Given the preference matrix described above with entries [math]\displaystyle{ R_{ij} }[/math]. The aim is to find a factorization that minimizes the root mean squared error (RMSE) on the test set, an initial attempt is to use linear model where we assume that there is Gaussian noise in the data (Figure 1). Define [math]\displaystyle{ I_{ij} }[/math] to be 1 if [math]\displaystyle{ R_{ij} }[/math] is known and 0 otherwise. Further, let [math]\displaystyle{ \,\mathcal N(x|\mu,\sigma^2) = f_X(x) }[/math] with [math]\displaystyle{ X \sim \mathcal N(\mu,\sigma^2) }[/math]. Then, we can define a conditional probability of the ratings with hyperparameter [math]\displaystyle{ \sigma^2 }[/math]

[math]\displaystyle{ p(R|U,V,\sigma^2) = \prod_{i=1}^N \prod_{j=1}^M \left[ \mathcal N(R_{ij}|U_i^TV_j,\sigma^2)\right]^{I_{ij}}\,\,\,\,\,\,\,\,(1) }[/math]

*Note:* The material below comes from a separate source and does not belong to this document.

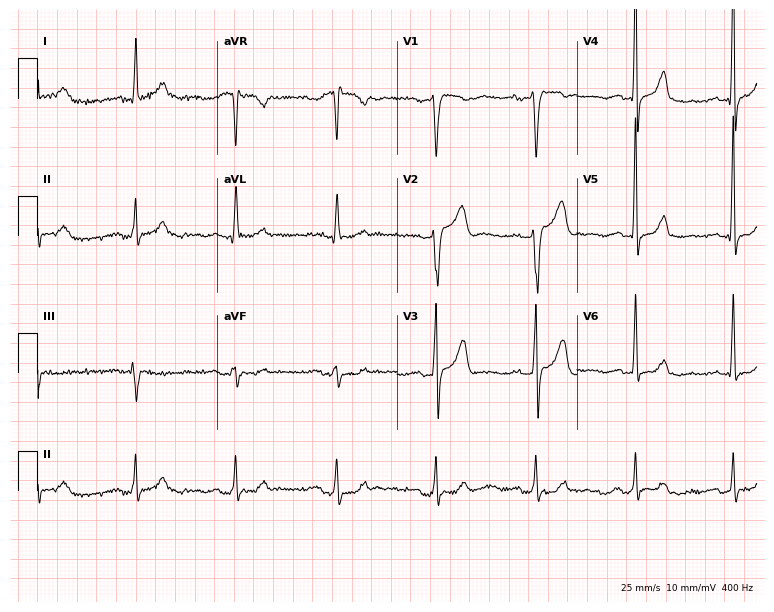
Standard 12-lead ECG recorded from a 60-year-old male patient. None of these six findings is recorded: first-degree AV block, right bundle branch block, left bundle branch block, sinus bradycardia, atrial fibrillation, sinus tachycardia. Findings outside these six are not listed.

and priors on [math]\displaystyle{ U }[/math] and [math]\displaystyle{ V }[/math] with hyperparameters [math]\displaystyle{ \sigma^2_U, \sigma^2_V }[/math]

[math]\displaystyle{ p(U|\sigma^2_U) = \prod_{i=1}^N \mathcal N(U_i|0,\sigma^2_U\textbf{I})\,\,\,\,\,\,\,\,p(V|\sigma^2_V) = \prod_{i=1}^M \mathcal N(V_i|0,\sigma^2_V\textbf{I})\,\,\,\,\,\,\,\,(2) }[/math]

Then we aim to maximize the log posterior over [math]\displaystyle{ U }[/math] and [math]\displaystyle{ V }[/math] [math]\displaystyle{ \ln p(U,V,\sigma^2,\sigma^2_V,\sigma^2_U) = - \frac{1}{2\sigma^2}\sum_{i=1}^N\sum_{j=1}^M I_{ij}(R_{ij} - U_i^TV_j)^2 - \frac{1}{2\sigma^2_U} \sum_{i=1}^N U_i^TU_i - \frac{1}{2\sigma^2_V} \sum_{i=1}^N V_i^TV_i }[/math][math]\displaystyle{ - \frac{1}{2}\left(K\ln\sigma^2 + ND\ln\sigma^2_U + MD\ln\sigma^2_V\right) + C\,\,\,\,\,\,\,\,(4) }[/math]

where [math]\displaystyle{ K }[/math] is the number of entries that are known and [math]\displaystyle{ C }[/math] is a constant independent of the parameters. We can fix the three variance hyperparameters as constants which reduces the optimization to the first three terms. Then defining [math]\displaystyle{ \lambda_M = \sigma^2/\sigma^2_M }[/math] for [math]\displaystyle{ M=U,V }[/math] and multiplying by [math]\displaystyle{ -\sigma^2\lt 0 }[/math] results in a goal of minimizing

[math]\displaystyle{ E = \frac{1}{2}\left(\sum_{i=1}^N\sum_{j=1}^M I_{ij}(R_{ij} - U_i^TV_j)^2 + \lambda_U \sum_{i=1}^N \parallel U_i \parallel^2_F + \lambda_V \sum_{i=1}^M \parallel V_i \parallel^2_F \right)\,\,\,\,\,\,\,(5) }[/math]

where [math]\displaystyle{ \parallel A \parallel^2_F = \|A\|_F=\sqrt{\sum_{i=1}^m\sum_{j=1}^n |a_{ij}|^2} }[/math] is the Frobenius norm.